Periodic Reporting for period 2 - ENLIVEN (Encouraging Lifelong Learning for an Inclusive and Vibrant Europe)
Reporting period: 2017-10-01 to 2019-09-30
Nevertheless, not all has gone well. A target for participation was set in 2000, and raised under ‘Europe 2020’: it is clear that even the target originally set for 2010 will not be achieved by 2020. Early hopes that lifelong learning could ensure prosperity and social inclusion seem wide of the mark: for instance, people who participate in education and training as adults are overwhelmingly those who benefited most from education while at school. Those most in need get least. We know that lifelong learning to help the young – particularly badly affected post-2008 – have been a very qualified success. And with growing ‘Euroscepticism’, EU lifelong learning has clearly not succeeded in creating a universally-accepted European identity.
Of course, these are intractable problems. No single project can provide all the solutions – and even if we could, there is no simple link between what research demonstrates and what ‘policy-makers’ think realistic. With a focus on young adults (though we do not believe the young alone deserve education), Enliven has thrown light on what has gone wrong – and well – and why. In doing so, we have contributed to scientific and policy understanding.
Focussing on low-hanging fruit is common to most systems based on quantitative targets or ‘payment by results’. We also explored how policy is shaped, and how policies (and policy-makers) have formulated issues related to inequality: the changing ways in which social inclusion, vulnerability, and similar ideas are deployed. These have been reshaped over time to imply that responsibility for poor circumstances, and the route to a better life, are matters more of individual than collective responsibility. One profoundly important feature of the EU is its complex multi-level governance: nation states, local government, private companies, social movements and other actors combine to generate policies and carry them into effect. Using the policy trail method, we have thrown new light on policy formation, the role of particular policy measures and instruments (and mixes of them), in giving weight to particular actors and interests.
2. We examined variation in adult learning participation rates. We analysed how far ‘system characteristics’ – such as structural features of educational systems and labour markets – explain variations in participation rates, especially among disadvantaged young people. We used large-scale datasets, multilevel regression analysis, and a ‘pseudo-panel’ to understand change over time. A particularly innovative feature was to ‘drill down’ to compare not only countries but regions. Despite ‘globalisation’, labour markets, educational provision, demography etc often differ at the regional level. Our analysis shows how labour markets shape the need for skills and the opportunities for learning. The growing need for personal care skills seems ill-served by labour markets and policy aims which prioritise high-technology skills such as ICT. EU adult learning participation targets should be differentiated to take account of unequal social and geographical distribution of educational participation.
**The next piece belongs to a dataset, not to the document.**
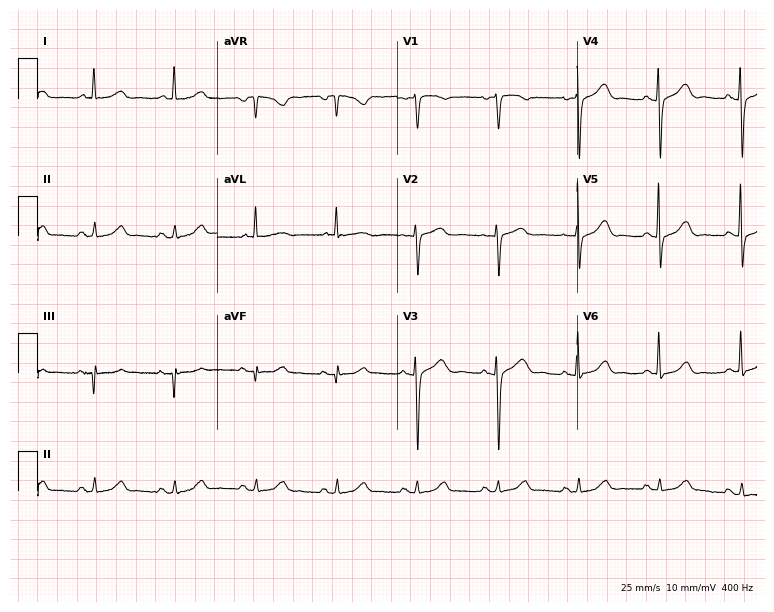
12-lead ECG (7.3-second recording at 400 Hz) from a 73-year-old woman. Screened for six findings — first-degree AV block, right bundle branch block, left bundle branch block, sinus bradycardia, atrial fibrillation, sinus tachycardia — none is recorded. Findings outside these six are not listed.

3. We looked at what and how young adults learn at work, using case studies of their organisational environments, based on extended interviews, documentation and observation. The quality of young adults' workplaces varies. We looked at three sectors (metals, retail and adult education) with contrasting features. We distinguished the impact on an individual’s learning of their workplace from particular features of their lifecourse. We showed that good workplace learning plays a vital role in creating occupational and professional identities and motivation to learn. We discovered managers are often unaware of their key role in shaping workplace learning potential.
4. We developed and piloted an Intelligent Decision Support System (IDSS), using case-based reasoning. With ‘big data’ and Artificial Intelligence playing an ever-greater part in people’s lives, influential voices suggest an IDSS can provide a more ‘scientific’ basis for policy. An IDSS needs to be focussed on specific areas: we focused on young adults Not in Employment, Education or Training (NEET); but our model could be applied elsewhere. We show the potential of an IDSS, but also that data currently collected in the EU needs to be strengthened to be a reliable base for such developments. We also point out that, in diverse democracies, specifying desired outcomes too precisely brings risks.
We have also made theoretical advances. We have explored and developed theories of bounded agency in adult learning. We have applied case-based reasoning in AI to policy-making. We have developed and operationalised the ‘policy trail’ method across a range of policy research issues. We have investigated EU governance using the notion of policy mixes. We have explored European datasets using a pseudo-panel approach, enabling better understanding of change, cause and effect. We have investigated the system characteristics of adult learning through analysis of regional level data. We have shown the value of learning biographies in understanding young adults’ learning, and developed new techniques for their analysis.